これでは翼の謎の彼女はセミの抜け殻収集癖があると噂になってしまうかもしれないではないか。謎が深まる上に翼の評判も落ちかねない。
「セミの抜け殻」
「……セミ?」
上田と吉井もぽかんとした顔をしている。
一方の翼は――笑いをこらえて肩を震わせていた。
ここが喫茶店の中でなかったら、爆笑していたのかもしれない。
「迪歩さんは期待を裏切らないよね。――可愛いなあ」
笑いを噛み殺した翼から、思わず漏れたらしい最後の一言に迪歩の頬が赤くなる。
しかし。
「……! セミなのに可愛い……?」
「チホ、可愛いのはそこじゃない」
「迪歩、セミから離れて」
素早く女性陣のツッコミが入る。
「……今井さんってクールビューティーだと思ってたけど、喋ると雰囲気違うんすね。なんか天然可愛い系」
「そうだよ、可愛いんだよ。ちょっかい出すなよ吉井」
「出さねえよ。どう考えても勝ち目ないし。くそお、翼のくせにいちゃつきやがってー。俺も彼女欲しいー」
嘆く吉井をさり気なく迪歩から遠ざける翼の様子に、由依はちらりと上田を見て首を傾げた。
「吉井くん名指しなのね。上田くんはいいの?」
「……上田は、絶対ないですから」
「絶対? 古原くんは自分の彼女の魅力を信じてないの?」
「うーん、そうじゃなくて」
翼は苦笑交じりに上田へ視線を向けた。
視線を受けた上田は不自然なくらいに良い笑顔でケーキの乗った皿を手に取り、翼の手に押し付ける。
「翼、ケーキ食べようぜ。俺が好きなのをとってやる」
「いや、いらん」
「お、じゃあ俺は翼に食べさせてやろう」
「やめろ!」
じゃれ始めた男子高生たちに、答えをはぐらかされた由依は不満げな顔で腰に手を当てた。

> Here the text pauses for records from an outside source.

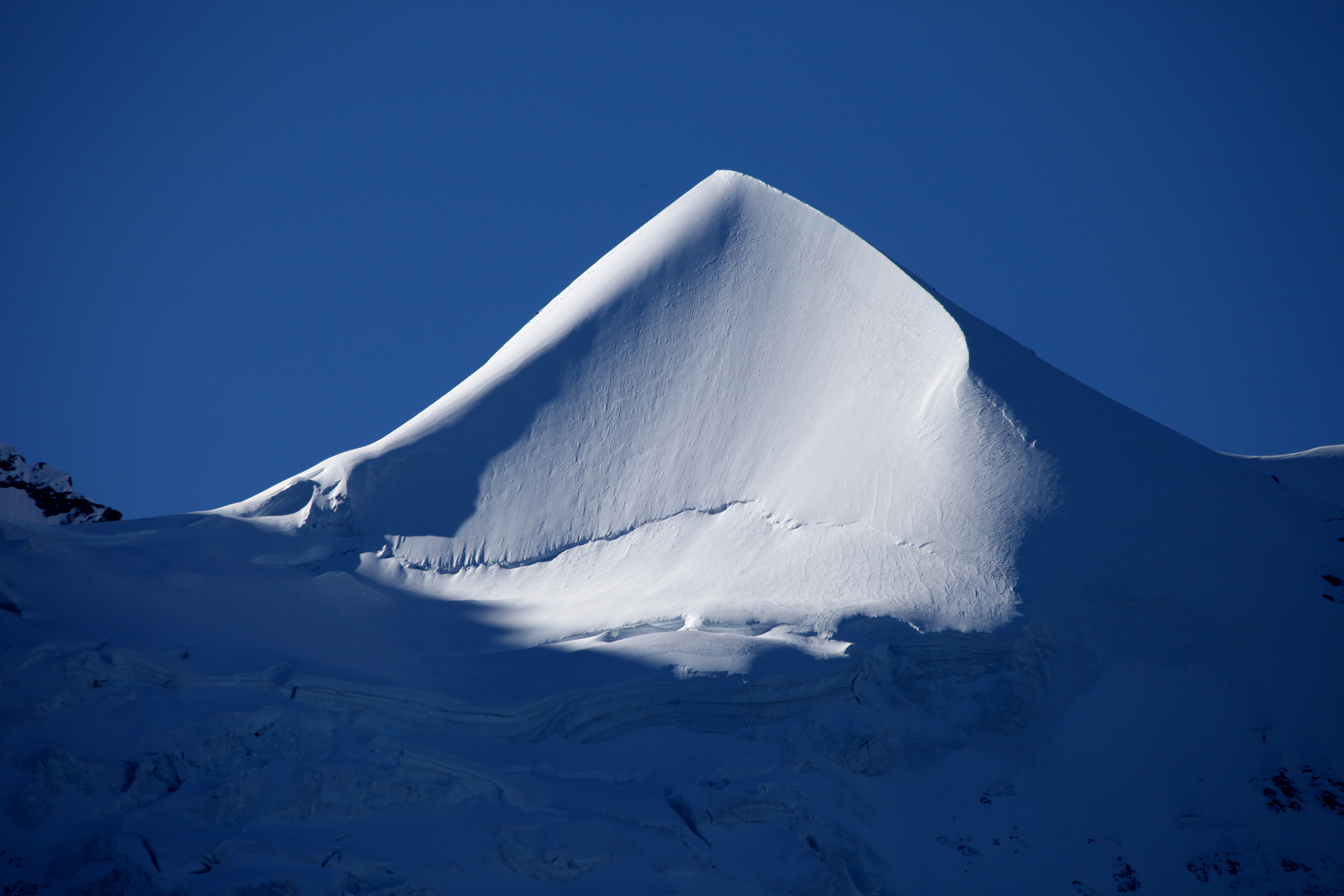 L'arête neigeuse du Silberhorn.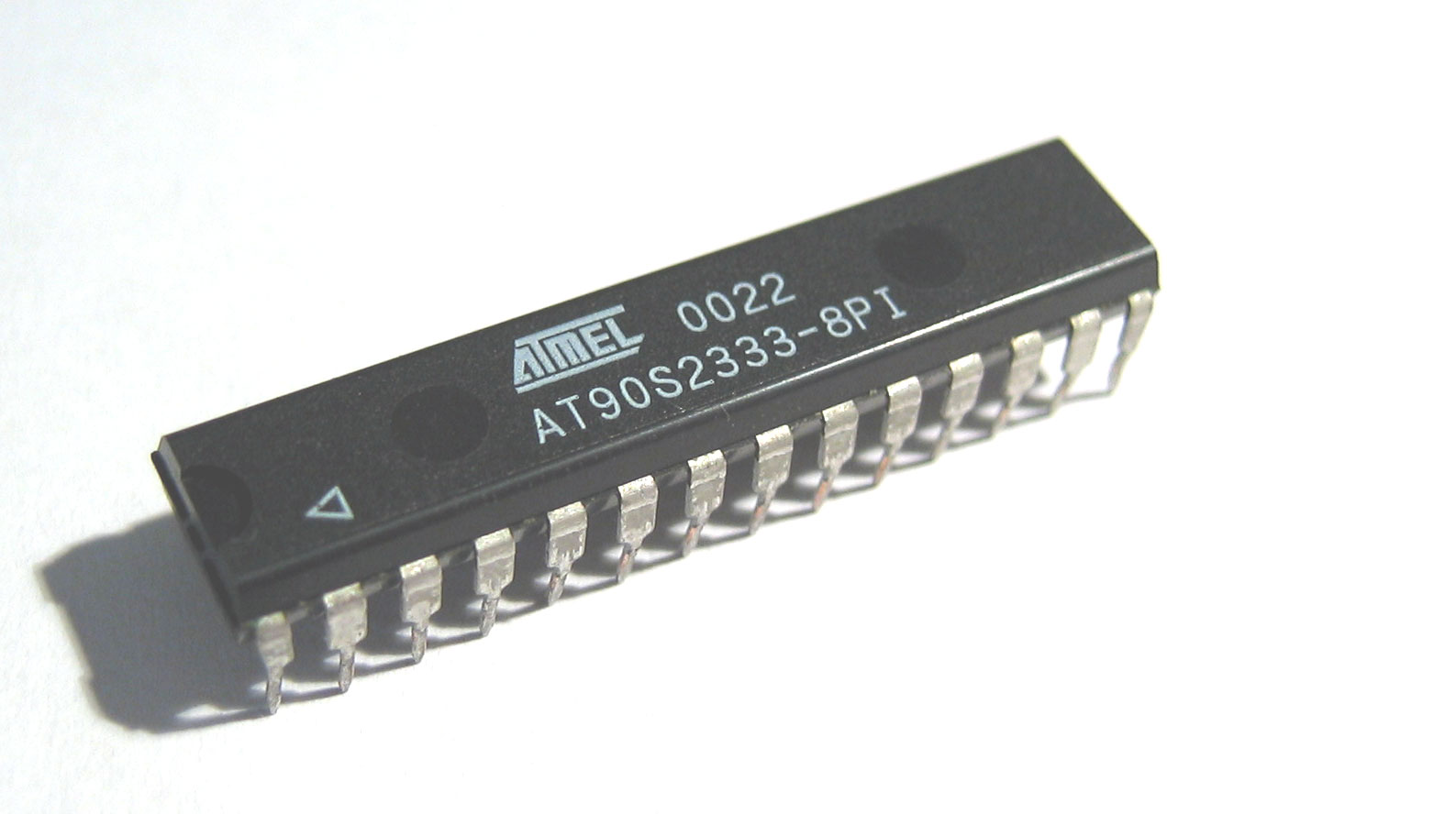 AT90S2333 - Mikrocontroller von Atmel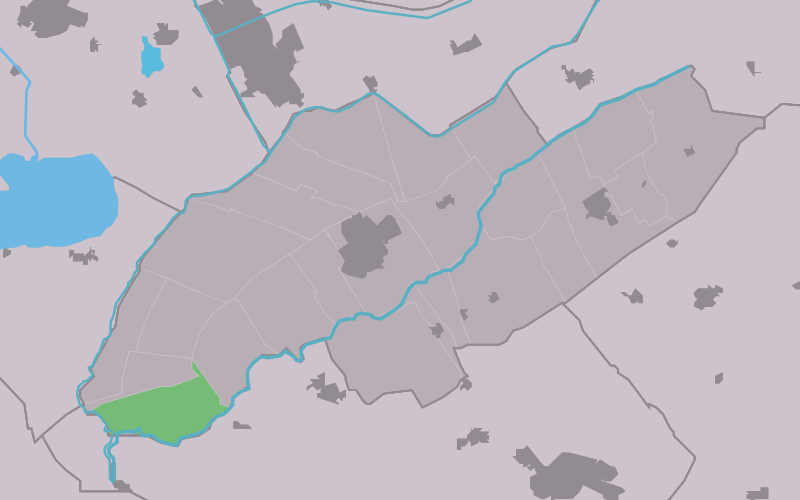 Kaartsje fan himrik fan Spanga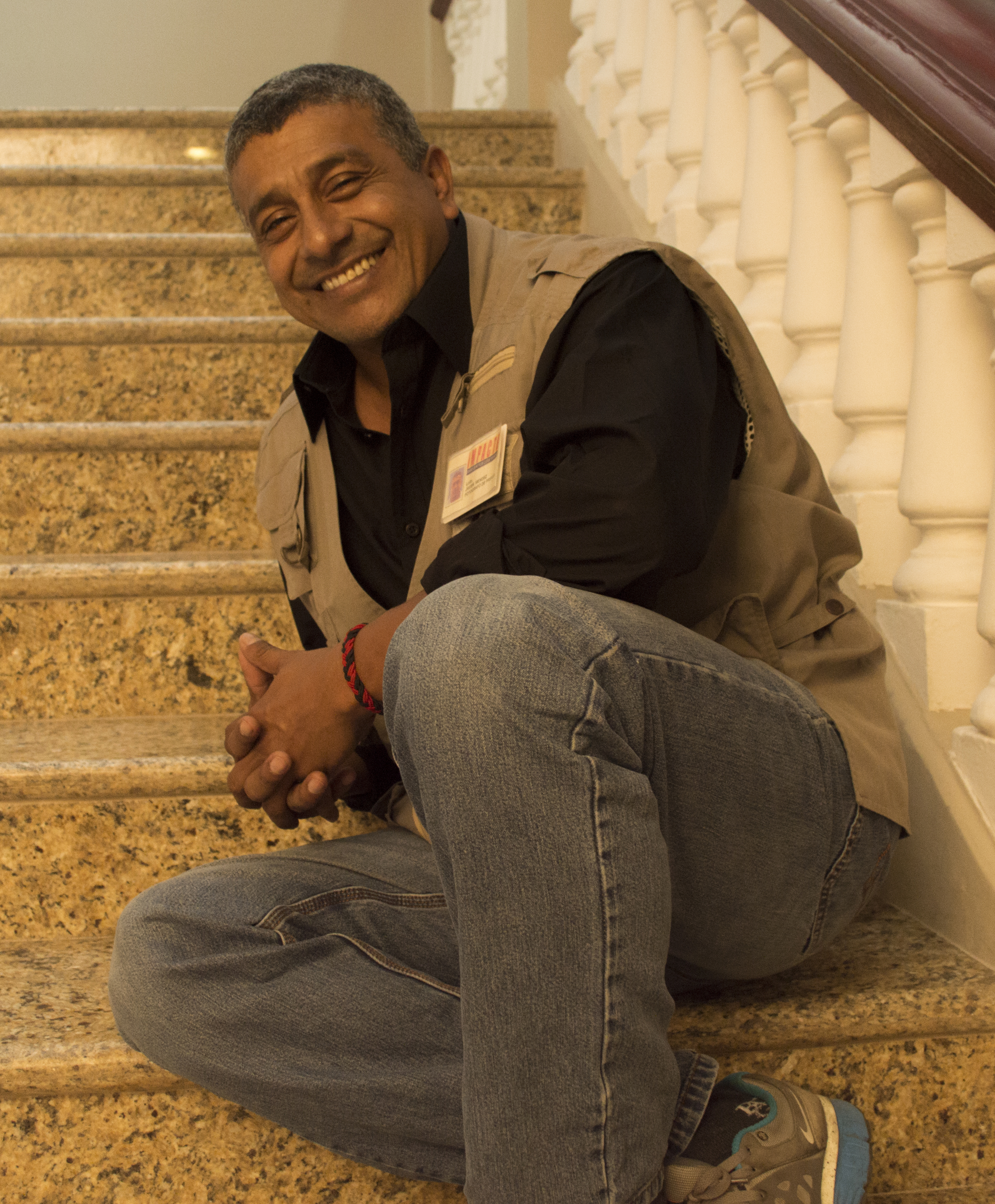 Carlos Valencia, actor de cine, teatro y televisión ecuatoriano, fotografiado en 2015.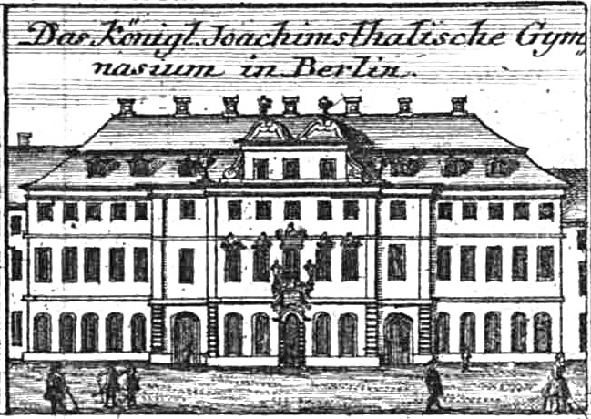 Aus Schleuens Berliner Plan von 1757 entnommen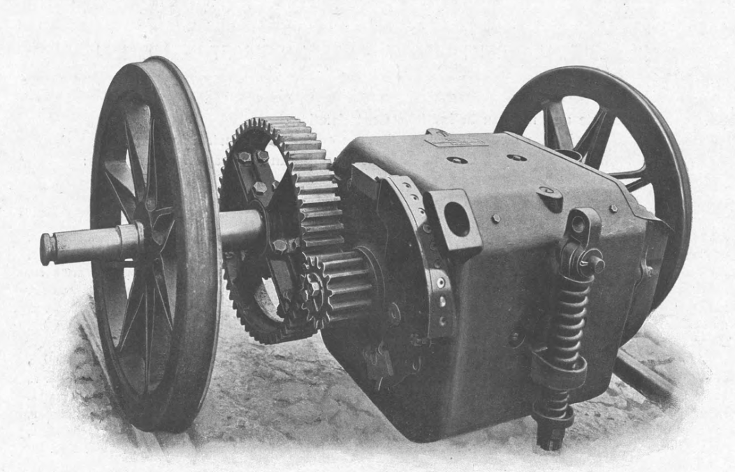 Strassenbahn-Motor. Tatzlagerantrieb einer Strassenbahn von AEG, ca. 1899

「もー。君ら、あんまり騒ぐと沸騰したお湯かけるからね?」
「鬼だ、鬼がいる」
「さすが由依さん、発言がエグい」
「よし、お湯沸かしてくる」
そんなやり取りを脇目に、迪歩は瑠璃にだけ届く声でぼそっと囁く。
「上田くんがモカに日参する理由ね、由依だけ気付いてないの。オーナーと常連さんたちはずっと上田くんの片思いを見守ってるんだよ」
「微笑ましい〜。私もまた彼氏欲しいな。今度はストーカーも浮気もしない人」
「……ははは」
なんとも答えにくい言葉に苦笑いした迪歩は、本当にお湯を沸かしにいった由依を思いとどまらせるべく席を立った。
カウンターの上の、店内がよく見渡せる場所にはいつの間にか一匹の猫が座っており、しっぽを揺らしながらまどろんでいた。